Something that I think even fewer people appreciate is that all the same things apply to mathematics (except for "V. Physical Education"). Or at least should apply if mathematics is taught properly. Mathematics certainly develops insight and demands research. It sheds light on history. It is a foreign language. It's sometimes said that mathematics is the language of the universe. But mathematics is also art. Doing mathematics is less like chipping away at rock to reveal a hidden fossil than it's like a musician composing a symphony out of nothing.
Full disclosure. I majored in mathematics. I remember one light bulb moment in class when I realized that a theorem I was studying in a geometry class was, in fact, the same theorem I had earlier studied in an algebra class.
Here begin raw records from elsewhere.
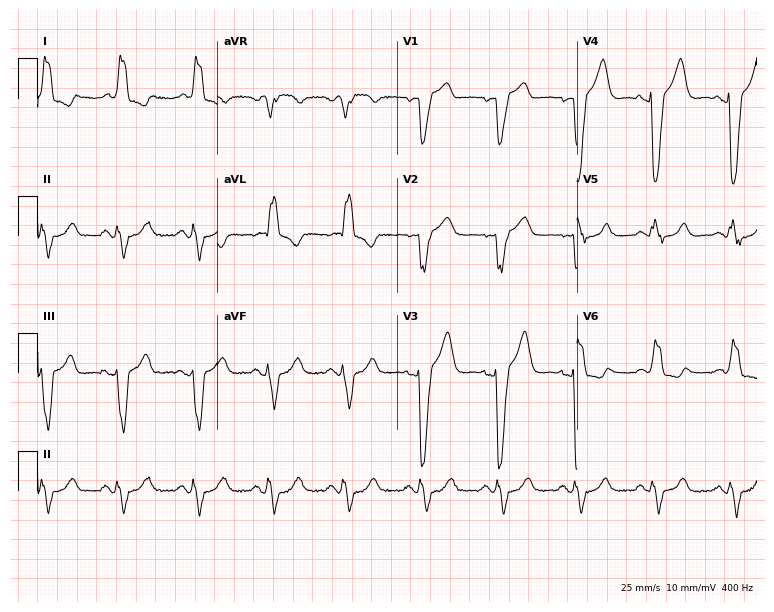
12-lead ECG from a 71-year-old woman. Findings include left bundle branch block.
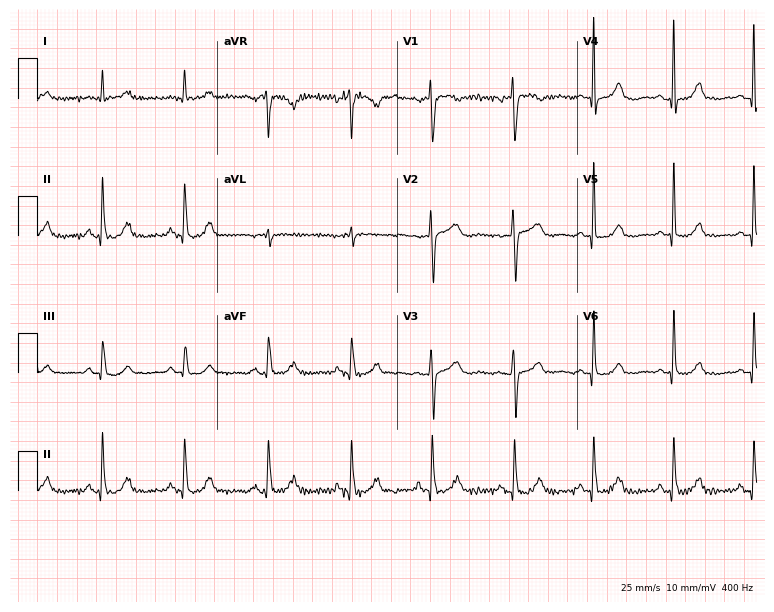
Standard 12-lead ECG recorded from a 60-year-old woman. Read as a normal ECG.
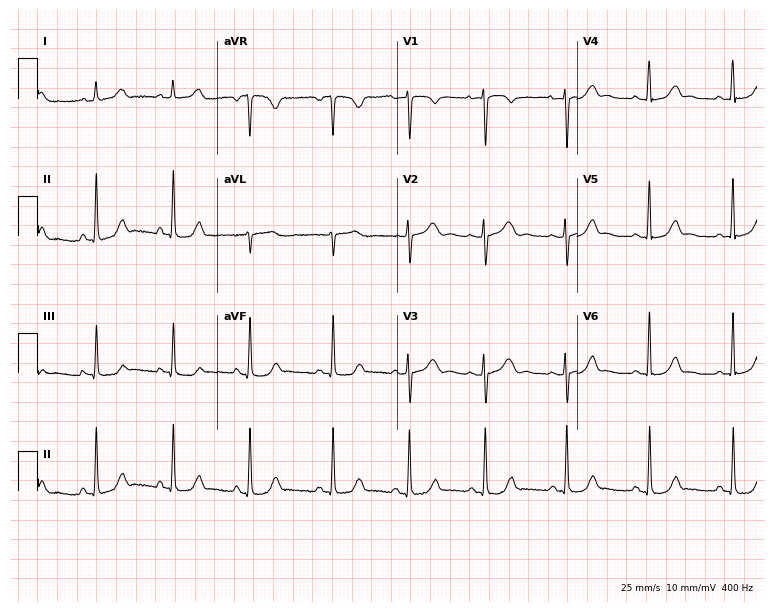
Resting 12-lead electrocardiogram. Patient: a woman, 23 years old. Read as a normal ECG.

The difference was all in the language used in geometry vs algebra, but the underlying theorem was the same in both cases. It was like studying two abstract paintings and suddenly realizing the two artists were each painting the same subject.
Another light bulb moment came when I was introduced to non-Euclidean geometry. The ancient Greeks felt that Euclid's postulates were a rigorous definition of how the real world is (e.g. that for any given line and a point not on that line, there is exactly one line in that plane that goes through the point and does not intersect the first line). Two millennia later, Einstein theorized that the real world isn't Euclidean at all (e.g., straight lines "curve"). That insight upset two thousand years of scientific history and has made all the difference in our modern world. But the mathematicians who invented non-Euclidean geometry (invented, not discovered) beat Einstein to the math, even though they didn't apply it to nature like Einstein did.
Let us teach music. Let us teach mathematics. Let us teach both, both for their practical benefits and for their beauty.